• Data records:
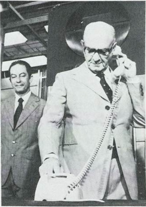 O governador do Rio Chagas Freitas durante telefonema para o Cardeal D. Eugênio Sales. A ligação marcou a inauguração de três novas Centrais Telefônicas da Telerj, com capacidade de atendimento de 26 mil terminais, localizadas nos bairros de Ipanema e Leme.
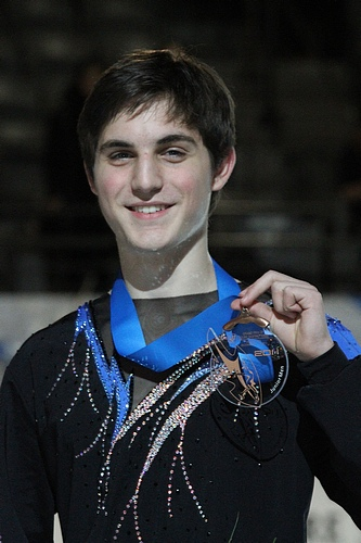 Джошуа Фаррис на финале Гран-при среди юниоров сеона 2011-2012
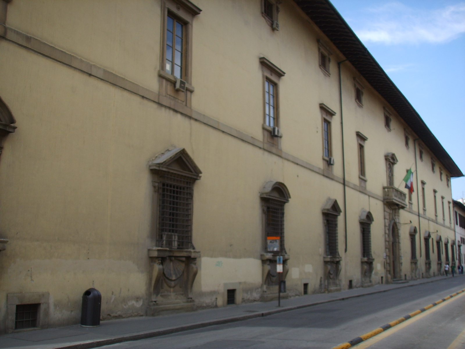 Casino Mediceo di San Marco in Florence, detail
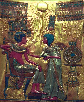 Detalle del trono de Tutankhamon
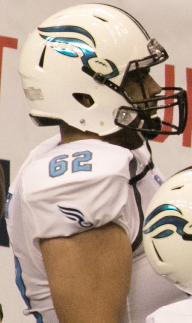 Valor 47 / Philadelphia Soul 48
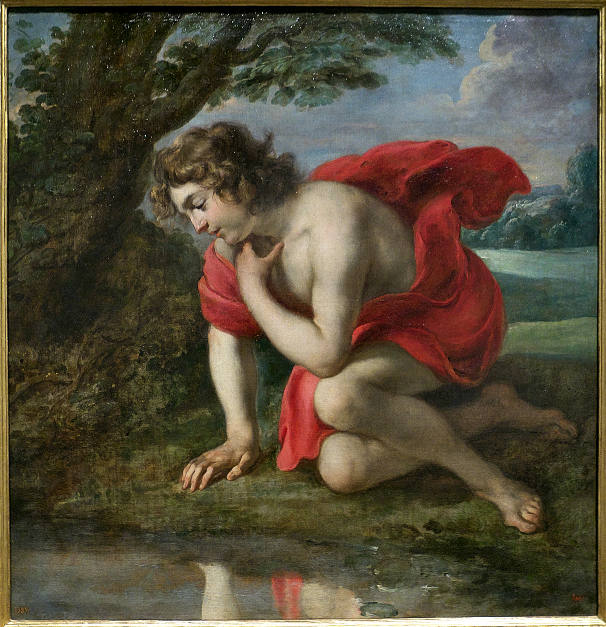 Narciso al verse reflejado en el agua, queda permanentemente extasiado y enamorado de sí mismo por su extraordinaria belleza. Morirá consumido de amor y transformado en flor. Éste es el castigo de los dioses por rechazar el amor de la ninfa Eco y causarle la muerte (Libro III de las Metamorfosis). Óleo sobre lienzo (1636-1638). Jan Cossiers modifica el boceto proporcionado por Rubens, existente en el Museo Boijmans Van Beuningen, pintura destinada a la decoración de la Torre de la Parada. Boceto de Rubens (1636), óleo sobre tabla (Róterdam)
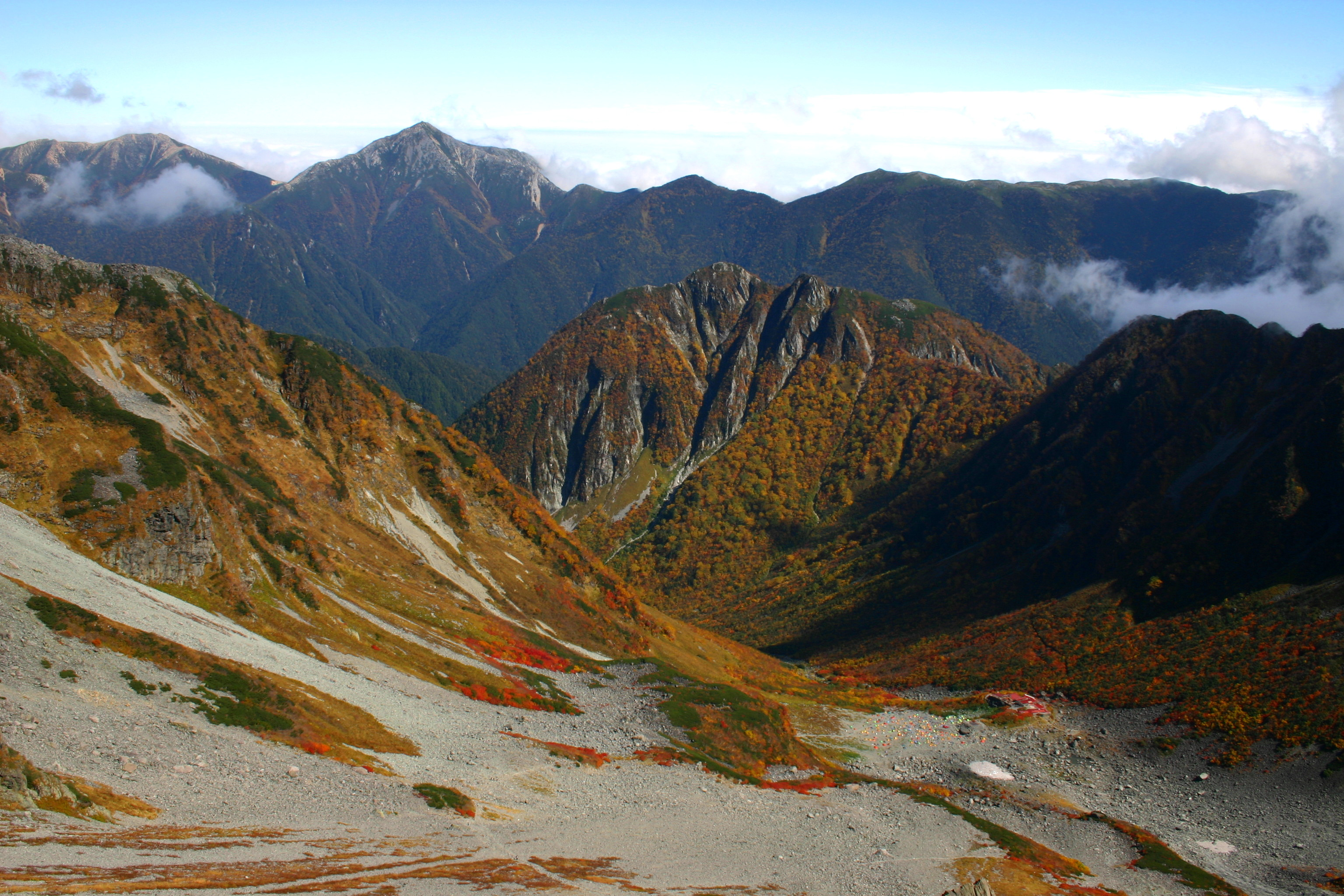 涸沢より常念

• DIRECTIONS: Copy exactly the lines from the line that contains "Narciso al verse" through the last line of the records above, both ends included, but leave out the pictures.

• SOLUTION FOR THIS EXERCISE:
 Narciso al verse reflejado en el agua, queda permanentemente extasiado y enamorado de sí mismo por su extraordinaria belleza. Morirá consumido de amor y transformado en flor. Éste es el castigo de los dioses por rechazar el amor de la ninfa Eco y causarle la muerte (Libro III de las Metamorfosis). Óleo sobre lienzo (1636-1638). Jan Cossiers modifica el boceto proporcionado por Rubens, existente en el Museo Boijmans Van Beuningen, pintura destinada a la decoración de la Torre de la Parada. Boceto de Rubens (1636), óleo sobre tabla (Róterdam)
 涸沢より常念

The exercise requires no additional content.